Then offer specifics that contradict mine? It should be easy if all I'm doing is being a contrarian. There are at least a few comments in reply to this post that have echoed my experiences regarding unpleasant interactions with Nim's leadership and community.

I'd like nothing more than for Nim to succeed as a modern systems programming language. Unfortunately, giant egos and personalities constantly get in the way of that goal. There's certainly something holding Nim back from achieving widespread adoption, and if you want to suggest it's me and some sort of concerted effort to toss shade at the language and its evangelists, then that is your perrogative. It certainly isn't moving the language forward.

planetis|4 months ago

Actually, that’s not far from the truth. The reasons are:

Lack of contribution. If someone isn’t doing actual programming work, doesn’t have time management to maintain libraries, or isn’t contributing successful applications, it’s hard to take constant criticism seriously.
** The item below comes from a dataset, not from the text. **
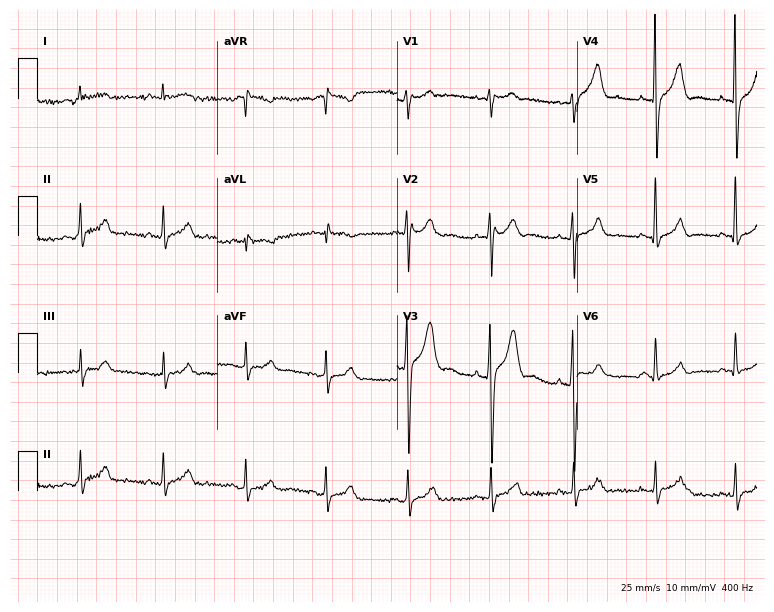
12-lead ECG (7.3-second recording at 400 Hz) from a male patient, 34 years old. Screened for six findings — first-degree AV block, right bundle branch block, left bundle branch block, sinus bradycardia, atrial fibrillation, sinus tachycardia — none is recorded. Other findings, if any, are not listed.

Only showing up to complain. Some people disappear for months and then reappear only to complain about design decisions, like "Why were multimethods removed in v3?" or "Why isn’t the pragma syntax like Python’s?" That tends to lead to the assumption that the language is "someone’s toy" just because features change or it’s not a drop-in Python replacement.

Focusing on gossip instead of technical merit. Complaining that a moderator was unfriendly is missing the point. Moderators change over time. The question should be whether the language and the ecosystem are valuable to you, not whether you personally get along with every individual on the forum.